Different is the New Normal takes a closer look at Tourette Syndrome through the lens of Ariel Small, a teenage boy who grew up with Tourette’s. Small overcomes the difficulties of his condition and inspires others to do the same by raising awareness about Tourette Syndrome as a Youth Ambassador. Here, Ariel and his mother, Robin Small, discuss the film, the future, and embracing differences in order to succeed.
Different is the New Normal airs Tuesday, September 27 at 10:30 p.m. on WLIW21.
Robin, when did you first notice that something was different about Ariel?
Robin Small: Ariel’s Tourette’s started to show itself when he was six. His first symptoms were facial ticking, blinking, twitching, rolling his eyes and sticking out his tongue.

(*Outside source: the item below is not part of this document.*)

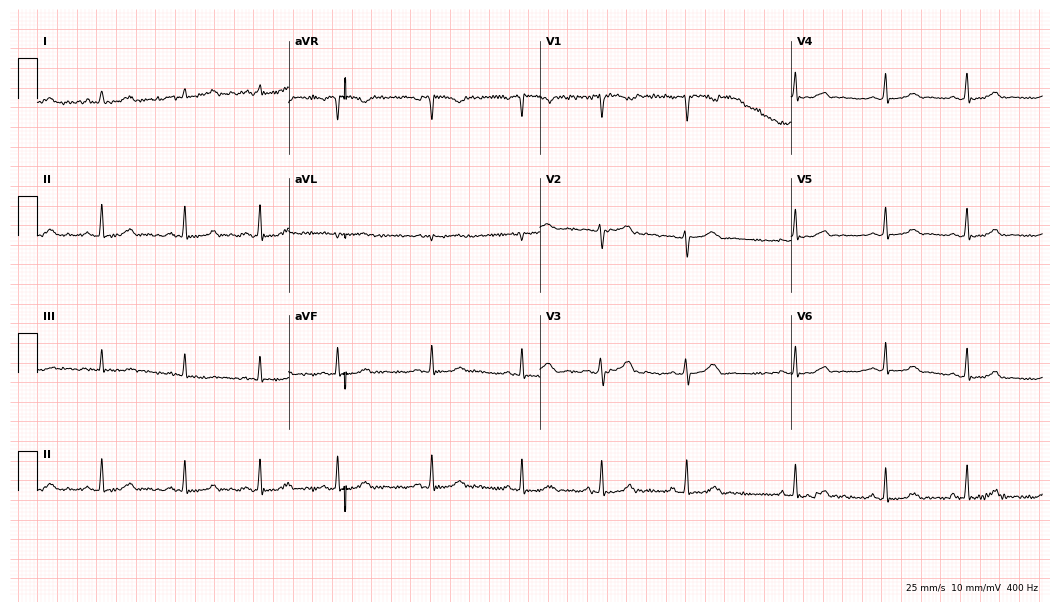
12-lead ECG (10.2-second recording at 400 Hz) from a 30-year-old woman. Labelled as a normal ECG.

Are there resources that children with Tourette’s and their parents can turn to that you would recommend?
RS: I would recommend reaching out to every resource available… your local Tourette Syndrome Association chapter, support groups, internet, neurologist, tap into the school’s social worker. Educate yourself. Focus on an activity your child likes… sports, music, art. Focusing on something your child enjoys can release a lot of the built up frustration and tension and help with the ticking.
Ariel, Is there anything you’ve learned about yourself from your experience of growing up with Tourette Syndrome?
Ariel Small: I’ve learned that there really is no limit to what we are capable of. That is, we can use the obstacles we face as a way to strengthen our resolve to reach our true potential. My Tourettes has simply been a hurdle in my life, and I am sure there will be many more to come. I have to continue to jump over these hurdles time and again. I have also learned to have more empathy and insight into other people and what they might be struggling with or going through.
What inspired you to become a Youth Ambassador for Tourette’s?
AS: Middle school was a very rough period for me. I felt as if my disorder was very misunderstood by my teachers and classmates. I realized that the best thing I could do for myself was to be my own best advocate and educate others. Education is truly the answer to reducing or eliminating misconception and ignorance. By speaking to other schools I can help to reduce or eliminate ignorance at a young age and help raise awareness so that no one else will have to go through the same things that I did.
What was it like getting to interview James Durbin from American Idol for the documentary?
AS: Interviewing James Durbin was a dream come true. I was literally star truck when I met him. He had such a presence and was so open, honest and genuine. I felt a connection and was extremely inspired by his courage and perseverance.
What are your plans for the future?
AS: As of right now, my goals are to win conference for football and go far in the playoffs. I hope to get into the college of my choice. I plan on majoring in Engineering and hope to join the U.S. Marine Corps to serve my country.
What message do you hope people will take from the film, and are there any misconceptions that you hope the film will clear up?
RS & AS: We hope that this documentary changes people’s perceptions of Tourette Syndrome and will inspire children who are struggling with it. It is extremely important to separate the person from the disorder. We are all different and it is these differences that make us unique. Understanding and empathy are qualities of a successful perspective that will help individuals succeed in life.